Burn After Reading
Director : Ethan Coen & Joel Coen
Screenplay : Joel Coen & Ethan Coen
MPAA Rating : R
Year of Release : 2008
Stars : George Clooney (Harry Pfarrer), Frances McDormand (Linda Litzke), Brad Pitt (Chad Feldheimer), John Malkovich (Osborne Cox), Tilda Swinton (Katie Cox), Richard Jenkins (Ted Treffon), David Rasche (CIA Officer), J.K. Simmons (CIA Superior), Olek Krupa (Krapotkin), Michael Countryman (Alan)
Joel and Ethan Coen have a special affinity for characters who are dumber than they seem, which is matched only by their affinity for characters who are precisely as dumb as they seem. Burn After Reading, their relentlessly ridiculous screwball follow-up to No Country for Old Men (2007), the dusty, violent, existential modern western that nabbed them a handful of Oscars last year, is populated by a rogue’s gallery of such characters, and while the film as a whole isn’t as self-consciously cartoonish as some of the Coens’s previous efforts (I’m thinking Raising Arizona and, to a lesser extent, O Brother, Where Art Thou?), it is still a typically ridiculous rebuke to their more serious-minded artistic tendencies. For all its narrative convolutions, Burn After Reading ultimately feels like something they jotted down on a napkin after a few drinks at dinner, which I sense is precisely how they want it to play. The inclusion in their dialogue of purposefully highfalutin words like frivolity and ebullience only underscores how willfully flippant the whole enterprise really is.
The film opens with the unexpected demotion of C.I.A. analyst Osborne Cox (John Malkovich), an expert on the Balkans who doesn’t take his downgrade very well. Steaming mad and full of his own self-importance, he decides to write a potentially fiery memoir (which, in true Coen fashion, he always pronounces with the proper French enunciation of the silent r). What he doesn’t know is that his icy wife Katie (Tilda Swinton) is having an affair with a serially adulterous Treasury agent named Harry Pfarrer (George Clooney) and wants to divorce him. As part of her divorce plan, she downloads their financial files onto a CD, but also inadvertently downloads his mem-wah-in-progress, which then gets lost and winds up in the hands of Chad Feldheimer (Brad Pitt) and Linda Litzke (Frances McDorman), two less-than-bright-bulbs who work at a fitness club called Hardbodies. Because Chad thinks they deserve a good Samaritan award and because Linda wants money for four plastic surgeries (“I’ve taken this body as far as it can go,” she declares at one point), they try to blackmail Cox for $50,000 to return the CD, which not surprisingly leads to one major snafu after another, eventually involving the Russian embassy and a no-nonsense C.I.A. superior (played with typically unflappable verve by J.K. Simmons) whose answer to everything is “burn the body.”
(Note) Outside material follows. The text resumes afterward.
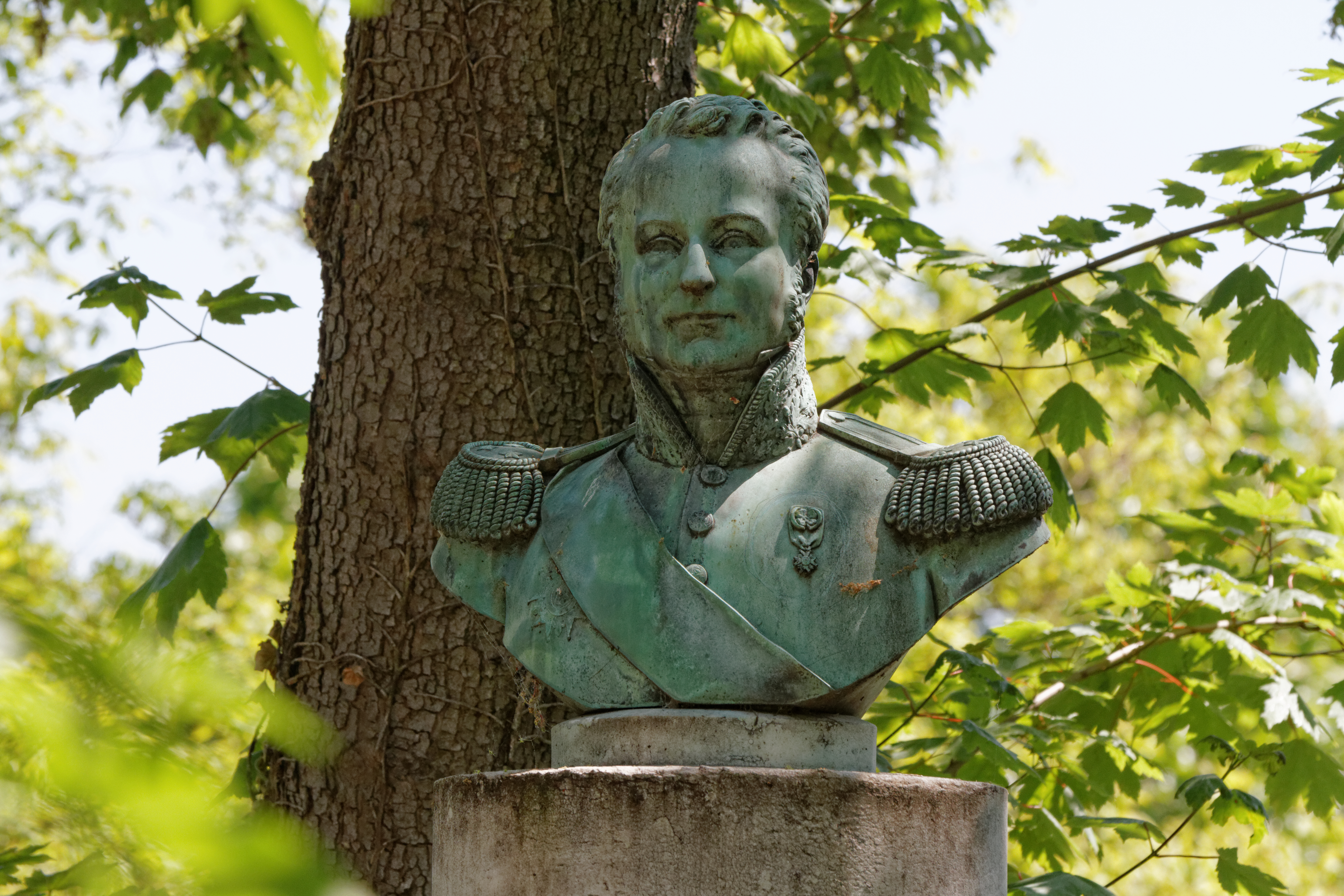 Colonne en marbre blanc surmontée d'un buste en bronze du général Charles-Étienne-François Ruty.

Especially after No Country for Old Men, which in many respects was the Coen Brothers’ artistic high point, Burn After Reading feels like a disposable gag, something they tossed off in-between “serious” projects. It constantly teeters on the brink of falling apart, but it’s held together by the sheer will of its talented cast, all of whom seem to relish the opportunity to get a little goofy (Pitt is especially good as an overeager mimbo with bad highlights and Clooney again proves that he has the comic timing of Clark Gable to match the good looks). The Coens seems to have dialed back on the style somewhat, perhaps because they couldn’t work with their longtime cinematographer Roger Deakins, who has shot all of their films since 1990’s Miller’s Crossing. Instead they allow the narrative antics and the characters, who are sometimes surprisingly tender given their caricatured natures, to take center-stage. Tonally, the film rests somewhere in the neighborhood of The Lady Killers’ anything-goes black comedy, and morally it shares Fargo’s “Whatcha gonna do?” despair at the human capacity for malfeasance, although with a nastier comic bite (imagine Fargo with Norm being the one who ends up in the wood chipper).
At the end of the film Simmons’s C.I.A. superior wraps up the mess not with confidence, but with a sense of absolute confusion, which may be the way some viewers feel when the credits start suddenly rolling, leaving several plot lines unresolved and more than a few unexpected characters dead. And, given the way the Coens leave things, I can’t help but feel that Simmons’s final lines about not knowing exactly what he’s done and vowing never to do it again is a sly in-joke from the brothers themselves, offering a barely disguised key to unlocking the movie’s twisted combo of yuks and gore.